Wednesday, February 15, 2012

Recording Movement - Tony Orrico

January 18, 2012

As part of their 2nd grade curriculum, these students are learning about heath and wellness. Using this as a jumping off point, we talked about Tony Orrico.

Tony Orrico makes art by recording movement:


This is a piece he did in real time. He keeps this up for nearly 20 minutes! He uses large sticks of graphite (pencils without wood on the outside) so that he doesn't have to stop to sharpen.



And this is a time-laps of a piece he worked on for 4 hours without stopping. If you watch, you can see him drop the Sharpies in his hand when they run out of ink and then pull new ones out of his pockets.




And this is a picture of him after doing a series of circles - look how sweaty and covered in graphite he is!























The students then asked me why he was making drawings that didn't look like anything. I returned the question and asked what reasons they could think of for making abstract or non-representational artwork (after explaining that that was what it was called).

Here are some of their really insightful answers:

  • Because he wants you to decide what it looks like.
  • Because he wants you to spend time thinking about it.
  • Because he wants you to think more about how he made it than what he made.
Then I asked another question. I asked them to think about different ways they could record their own movements. I was especially impressed that they seemed to combine what they had learned the week before with what we were talking about.

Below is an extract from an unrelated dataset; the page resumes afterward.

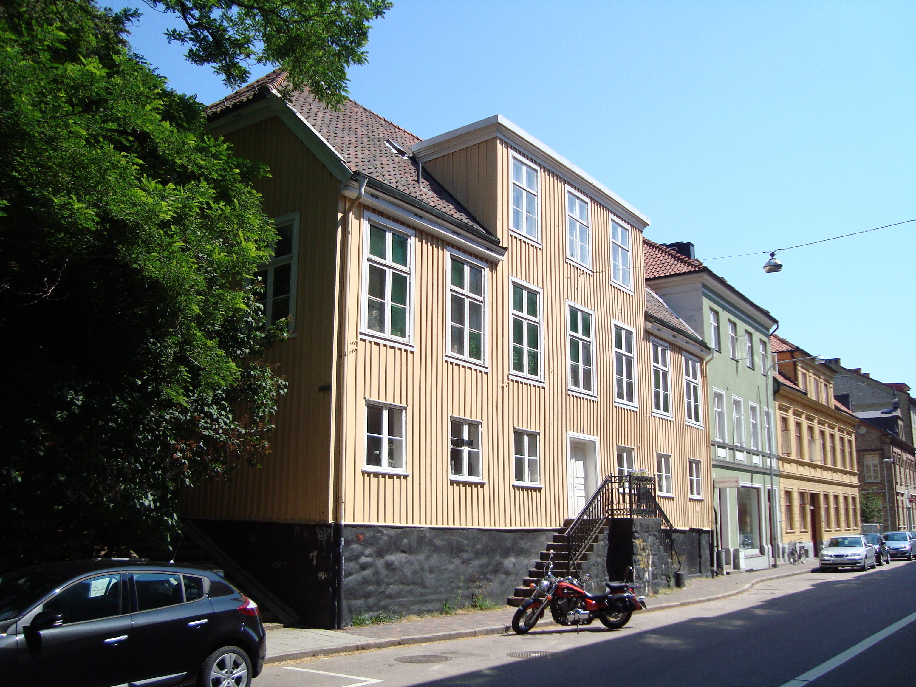 Tornérhjelmska huset i Helsingborg.

The first idea was to drag your foot across a piece of paper. I asked how you would record it, and they responded that you would leave marks if you had a really dirty foot.


Then each student had a piece of paper and used pencils, pens and crayons to record a movement pattern. I then brought the students to the back by table group to spend just a couple of minutes each recording that same pattern onto 3 pieces of brown packing paper and one piece of newspaper.